YF.download() has changed argument auto_adjust default to True


[*********************100%***********************]  1 of 1 completed
[*********************100%***********************]  1 of 1 completed
[*********************100%***********************]  1 of 1 completed
[*********************100%***********************]  1 of 1 completed
[*********************100%***********************]  1 of 1 completed


In [5]:
# Create DataFrame
df = pd.DataFrame(df_list)

# Optional: Sort by Ticker and Year for better readability
#df = df.sort_values(by=['Ticker', 'Year']).reset_index(drop=True)

# Display result
df

Unnamed: 0,Ticker,Year,First_Close,Last_Close
0,0001.HK,2021,45.0211,42.41904
1,0001.HK,2022,43.26236,41.55441
2,0001.HK,2023,41.95355,39.39933
3,0001.HK,2024,38.83447,41.55
4,0002.HK,2021,59.52163,66.83364
5,0002.HK,2022,67.68231,50.50368
6,0002.HK,2023,50.50368,60.28979
7,0002.HK,2024,59.7753,64.15617
8,0003.HK,2021,9.31115,10.43065
9,0003.HK,2022,10.55094,6.64592


In [6]:
# Pivot the DataFrame to wide format
df_wide = df.pivot(index='Ticker', columns='Year', values=['First_Close', 'Last_Close'])

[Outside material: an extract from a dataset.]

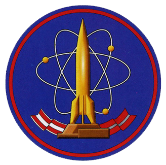 Нарукавная нашивка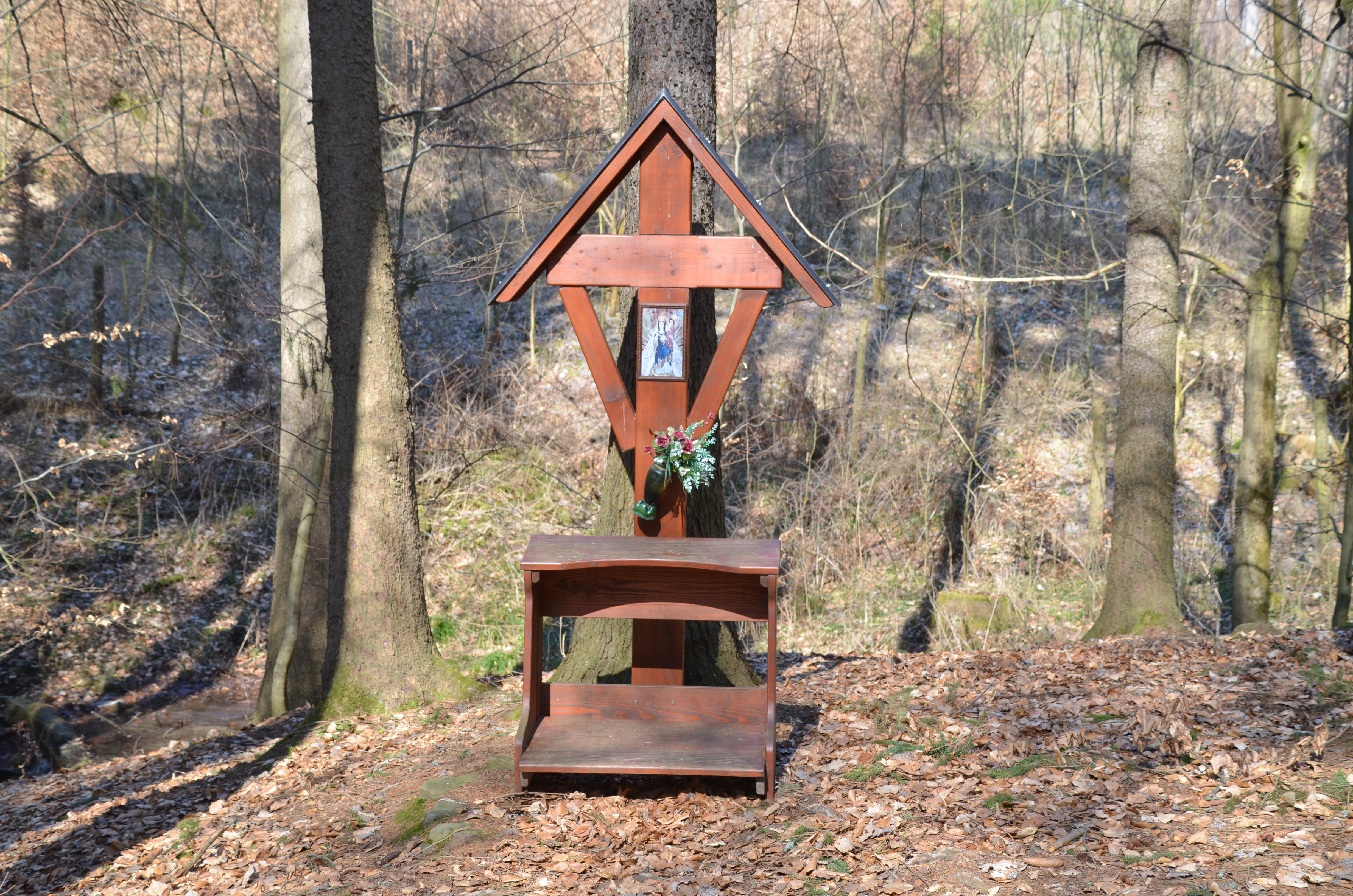 Dřevěné klekátko před dřevěným křížem, které postavila u Křtin na počátku 20. století poslední křtinská šlechtična Adelína Offermannová.

# Flatten the MultiIndex columns
df_wide.columns = [f"{col}_{year}" for col, year in df_wide.columns]

# Reset index to make Ticker a column again
df_wide.reset_index(inplace=True)

# Display result
df_wide.head(10)

Unnamed: 0,Ticker,First_Close_2021,First_Close_2022,First_Close_2023,First_Close_2024,Last_Close_2021,Last_Close_2022,Last_Close_2023,Last_Close_2024
0,0001.HK,45.0211,43.26236,41.95355,38.83447,42.41904,41.55441,39.39933,41.55
1,0002.HK,59.52163,67.68231,50.50368,59.7753,66.83364,50.50368,60.28979,64.15617
2,0003.HK,9.31115,10.55094,6.74444,5.60015,10.43065,6.64592,5.64737,6.19
3,0004.HK,18.39696,21.87647,21.98577,23.52696,22.24804,21.79583,24.45054,21.42258
4,0005.HK,31.62503,38.02259,41.25123,57.15973,38.06317,41.12417,57.20513,73.41429


In [7]:
df_diff = pd.DataFrame()
df_diff['Ticker'] = df_wide.Ticker

# Loop through all years present in the data
for year in years:  # assuming you already defined this earlier
    first_col = f'First_Close_{year}'
    last_col = f'Last_Close_{year}'
    diff_col = f'Close_Difference_{year}'
    
    # Calculate the difference
    df_diff[diff_col] = df_wide[last_col] - df_wide[first_col]

# Display updated DataFrame
df_diff

Unnamed: 0,Ticker,Close_Difference_2021,Close_Difference_2022,Close_Difference_2023,Close_Difference_2024
0,0001.HK,-2.60206,-1.70795,-2.55422,2.71553
1,0002.HK,7.31201,-17.17863,9.78611,4.38087
2,0003.HK,1.1195,-3.90502,-1.09707,0.58985
3,0004.HK,3.85108,-0.08064,2.46477,-2.10438
4,0005.HK,6.43814,3.10158,15.9539,16.25456


In [9]:
pd3 = pd.merge(df_wide, df_diff, on='Ticker')
pd3

Unnamed: 0,Ticker,First_Close_2021,First_Close_2022,First_Close_2023,First_Close_2024,Last_Close_2021,Last_Close_2022,Last_Close_2023,Last_Close_2024,Close_Difference_2021,Close_Difference_2022,Close_Difference_2023,Close_Difference_2024
0,0001.HK,45.0211,43.26236,41.95355,38.83447,42.41904,41.55441,39.39933,41.55,-2.60206,-1.70795,-2.55422,2.71553
1,0002.HK,59.52163,67.68231,50.50368,59.7753,66.83364,50.50368,60.28979,64.15617,7.31201,-17.17863,9.78611,4.38087
2,0003.HK,9.31115,10.55094,6.74444,5.60015,10.43065,6.64592,5.64737,6.19,1.1195,-3.90502,-1.09707,0.58985
3,0004.HK,18.39696,21.87647,21.98577,23.52696,22.24804,21.79583,24.45054,21.42258,3.85108,-0.08064,2.46477,-2.10438
4,0005.HK,31.62503,38.02259,41.25123,57.15973,38.06317,41.12417,57.20513,73.41429,6.43814,3.10158,15.9539,16.25456


In [10]:
# Get list of years present in the data
years_in_df = sorted({int(col.split('_')[-1]) for col in pd3.columns if '_' in col})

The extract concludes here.